Desde los recortes de 2012 ha ido in crescendo un malestar constante en la profesión, seguido por la pandemia y por el aumento de la complejidad en las aulas. En los últimos seis años, se ha incrementado un 75% el alumnado con necesidades educativas, mientras que los recursos humanos y económicos para atender esta diversidad solo han aumentado un 26%. A estos datos alarmantes, hemos de añadir la pérdida de reconocimiento y auctoritas de la profesión docente; y, en paralelo, una disminución de los salarios por esos recortes, la inflación y el incremento de los precios de la vivienda. Si sumamos estos agravios, nos da como resultado una tormenta perfecta que se va articulando como una lluvia de indignación que ha tenido su impacto en huelgas como las de Asturias, Cantabria, Aragón, Extremadura, Catalunya o País Valencià.
Esta lluvia de indignación, en su mayoría, no ha encontrado respuestas plenas a sus demandas en las administraciones educativas. No se están dando soluciones a los retos que la educación necesita. Demandas de las profesionales, como la simplificación de la burocracia, no están siendo escuchadas.
Vamos a concretarlo un poco más con datos:
- La inversión en educación tendría que ser como mínimo del 6% del PIB, como las instancias educativas internacionales recomiendan, y solo llega a 4,48% (2024).
- El 24% de los centros educativos son de alta complejidad y no disponen de los recursos necesarios para atender con calidad, inclusión y equidad al alumnado más vulnerable. 20 años después, gran parte de las medidas de la LOE sobre equidad están pendientes de implantar y de que se realice su desarrollo normativo.
- El trabajo docente es mucho más que la impartición de clases. El personal trabaja un promedio semanal de 45 horas, cuando su horario no debería superar las 37,5 horas.
- El estrés entre el profesorado es de un 14%, cifra que se ha duplicado en los últimos 6 años.
- Hace más de 50 años que el personal docente espera un Estatuto Docente que implemente la subida al A1 y de nivel de todos los cuerpos, la jubilación anticipada, una regulación específica de la salud laboral con especial atención a los riesgos psicosociales, la actualización del ingreso y acceso a la profesión docente, la mejora de formación inicial y permanente, y una carrera profesional docente, entre otras medidas.
- La urgente mejora del mantenimiento y climatización de los centros educativos.

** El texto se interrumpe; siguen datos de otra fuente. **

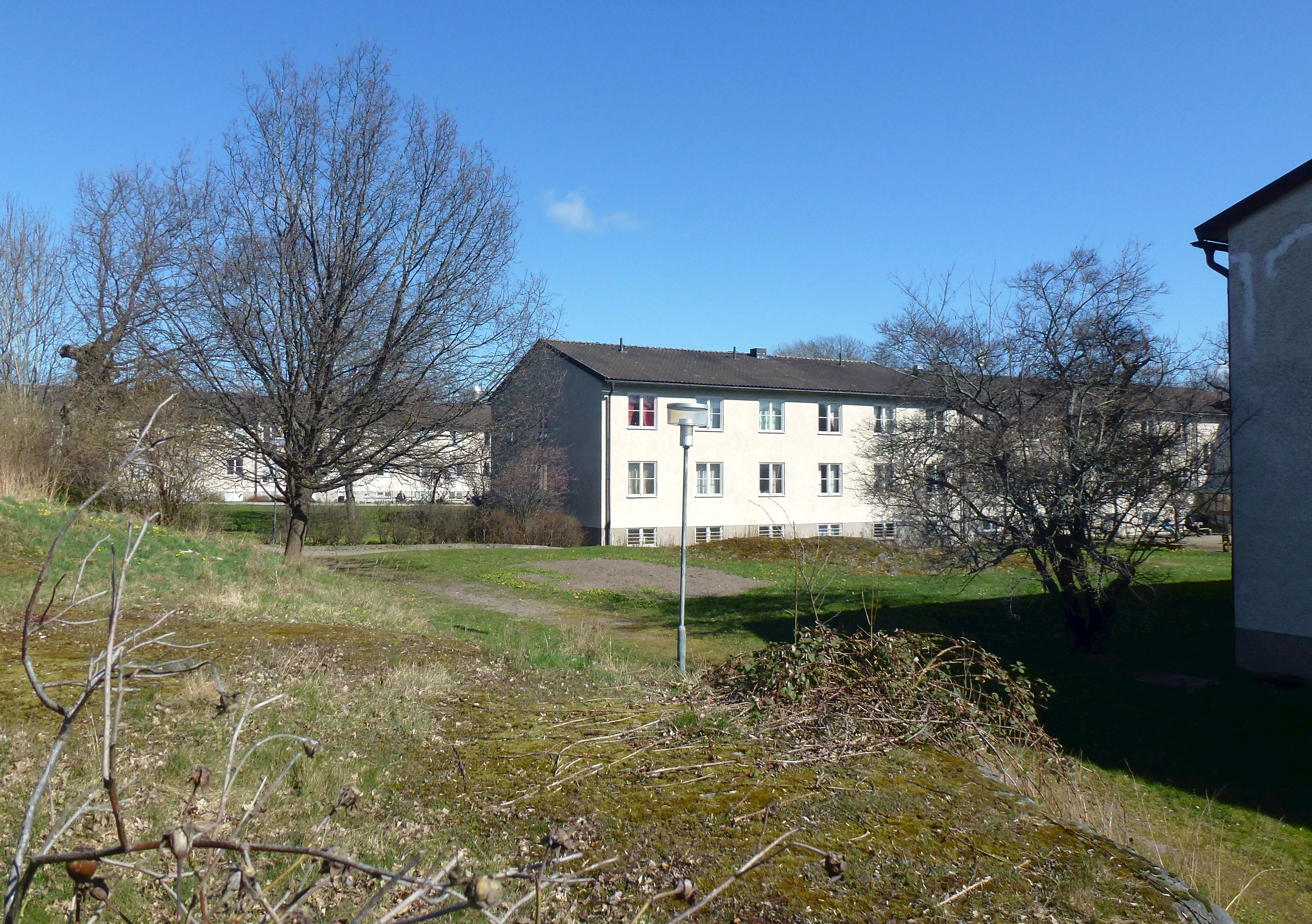 Skarpnäcksgårdens vårdhem

Ante estos retos y demandas históricas parecía que el Proyecto de Ley de jornada y ratios brindaría la reducción del horario lectivo en los centros públicos, y que las patronales se verían obligadas a asumir su equiparación real en los centros concertados. Además, la reducción general de ratios, unida a la medida fundamental de que el alumnado con necesidades educativas especiales contara doble a efectos de ratio, ayudarían y darían un poco de aire fresco al sistema y a sus profesionales en la fallida legislatura del profesorado. Hoy, vemos muy cuesta arriba que los grupos parlamentarios vayan a anteponer las necesidades del sistema educativo, uno de los pilares más importantes del Estado del bienestar, a sus intereses cortoplacistas.
Las consecuencias de la no aprobación del Proyecto de Ley de jornada y ratios, y de no avanzar en el resto de medidas, no sabemos a dónde llevarán al personal docente. ¿A otra ola de camisetas amarillas, verdes o rojas? No lo descartemos. Pero lo que sí tenemos claro desde CCOO es que es más imprescindible que nunca aunar esfuerzos con toda la comunidad educativa: sindicatos, familias, estudiantado, movimientos de renovación pedagógica y academia, y la sociedad civil. Nos hemos de plantar y decir hasta aquí hemos llegado. Queremos una educación universalmente digna para todas y todos, y queremos que el personal docente y el de apoyo educativo tengan las condiciones laborales que necesitan para realizar su tarea con calidad, inclusión y equidad.